I mean, look at the guest list for my show.
All of these people are there presenting cohesive arguments on why the West is the best and why it's smart for you to participate.
And this isn't groundbreaking news, by the way.
Look at the movie Husbands and Wives with Woody Allen.
He blampooned divorce way back in the 80s.
You've had a million examples of why their way doesn't work, but you keep ignoring it.
And I don't know why.
I said this a million times on my show.
The left, the people you're following right now, they are hurting the people they purport to help.
And that includes you.
I'm fine.
I got tons of money.
I got a wife.
I got three kids.
I'm good.
There's no sort of Machiavellian agenda here.
My goal is to share my joy at this point because I know if you go their way, not only is your life going to suck, but Western civilization will continue on this horrific decline.
And that was the origin of Get Off My Lawn.
It was, all right, we've messed around enough.
Now it's time to embrace the greatest generation, pre-boomers, post-war.
Let's pay attention to Walt Kowalski and listen to him when he says, get off my lawn.
Because the other root Trivializes everyone's gift.
It says to men, you're not good patriarchs, and it says to women, you shouldn't breed and use your magical gift.
Look, women can give birth.
That is an incredible gift.
That's magic.
To ignore it is like saying to a wizard, Hey, wizard, don't use your magic powers.
I want you to weld.
But for some reason, we prefer apologies.
We prefer reparations to making our own world, our own future.
We prefer to dwell in the past and dig up the things we did wrong and constantly try to atone for our sins.
Well, I'm not doing that.
And I'm going to go further.
I'm going to make fun of the people who do that.
And if you think that makes me a fascist or a Nazi, you're wrong.
I'm a Western chauvinist.
Yeah, I've got plenty of flaws, but fascism isn't one of them.
You know, we constantly, as right-wingers, are defending things we're not.
You know, they say, oh, you secretly are a Nazi.
Soros, who worked for the Nazis, isn't a Nazi, but you're secretly a Nazi.
And you go, no, if you're looking for flaws, I'm a drunk.
I'm a jerk.
I stink.
I'm an egomaniac.
But I'm certainly not literally Hitler.
I hate Nazis.
And if you have a problem with that, if you have a problem with what I say, debate me.
I'd love to get you on my show.
I can never get liberals on my show.
I don't know how Tucker Carlson does it.
He must have free gummy bears on his show because liberals flock to it.
It's really confusing.
If you have a problem with what I have to say, please bring it up.
If you don't, then just seize.
It's not your right to not be offended, as Jordan Peterson pointed out.
And we see this when people are getting busted by the cops.
They start screaming.
They'll attack the cops.
We've got an antifug guy facing at least 15 years in prison because he tried to put a cop in a headlock.

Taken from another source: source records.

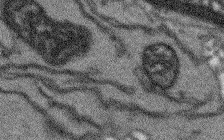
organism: Arabidopsis thaliana
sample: Root tip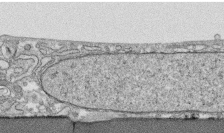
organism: Human
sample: CRL-1474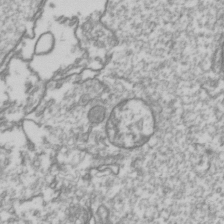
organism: Drosophila
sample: Cell division; meiosis; drosophila spermatocytes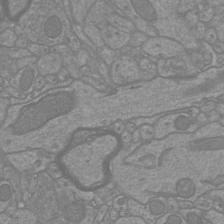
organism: Mouse
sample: Cortical neurons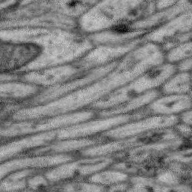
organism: Zebra finch
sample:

It's this bizarre sense of entitlement.
If you don't like it, just seize.
It's not your right to be catered to.
That's the whole thing about America.
Everyone is free to do their own things.
I remember with, I think it was Mitt Romney, there was a bunch of liberals and comedians going, he doesn't care about you.
I don't want him to care about me.
I don't want him to know who I am.
I don't want the government to know who I am.
I see stuff that angers me all day.
Flip-flops drive me nuts.
You know what I do when I see those?
I just seed.
If it ever gets too much, I'll drink a bottle of makers, chase it down with a few beers, and say, just judging, and I'll grab a pie.
See, that's the ultimate difference here.
We're both fighting, but what are we fighting for?
On our side, we're fighting to get away from the zombies, to get away from the rule men, to get away from the boss.
And we're saying we want to be free to ride our machines without being hassled by the man.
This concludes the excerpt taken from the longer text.